Nun wurde ich von meinem Auftraggeber darauf hingewiesen, dass zwei User mit jeweils eigener virtueller Maschine zwei verschiedene Instanzen der Singleton-Klasse bewirken würde, was auf keinen Fall sein darf.
Mir wurde der Tipp gegeben, das Problem mit einer angeblichen Methode getApplication() des Objektes request oder response (er war sich nicht ganz sicher) zu lösen und dort die Objekte global zu speichern.
Weis jemand mehr über diese Methode oder eine andere Möglichkeit in JSP das Problem zu lösen???
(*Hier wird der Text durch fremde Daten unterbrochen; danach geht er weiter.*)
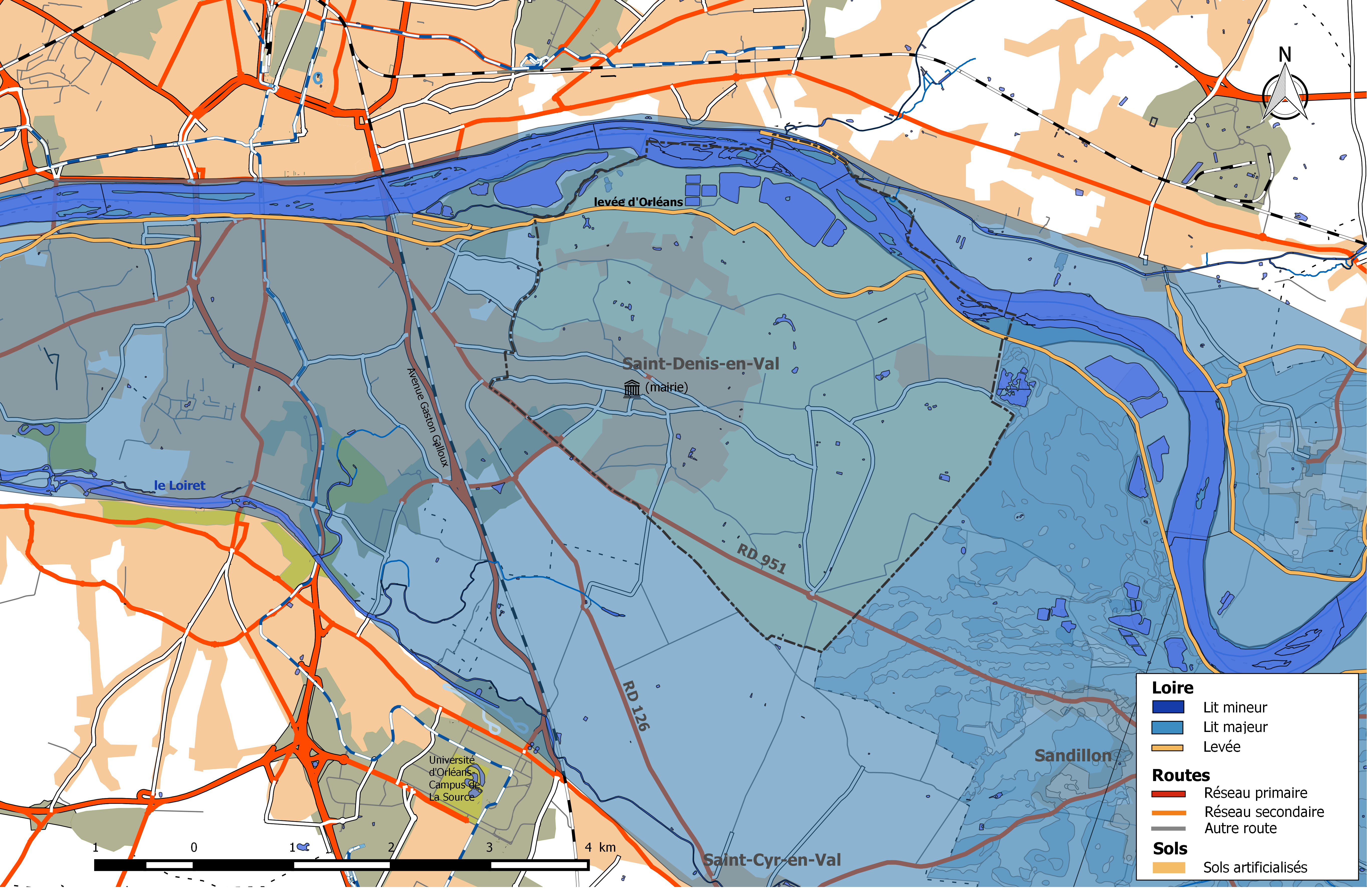 Zone inondable et réseaux hydrographique et routier de la commune de Saint-Denis-en-Val.

Mein Auftraggeber erwähnte außerdem dass ich die Methoden (oder die Objekte selbst??) als serializable deklarieren müsse. Was hat das zu bedeuten??

Bitte helft mir, ich muss das abgeänderte Chat-Tool bis Freitag fertig haben!

Viele Grüße Florian


----------



## nastrovje (26. Mai 2004)

Ich denke dein Problem ist gar keins, denn dein JSP läuft ja auf dem Server und nicht auf der JVM des Clients...


----------



## bygones (26. Mai 2004)

da hat mein Vorredner recht - das JSP hat nichts mit der lokalen VM zu tun...

Serialisieren heißt, dass ein Objekt persisent gemacht wird (z.b. lokales speichern in eine datei) - damit dies geht muss das entsprechende Objekt das Interface Serializable implementieren


----------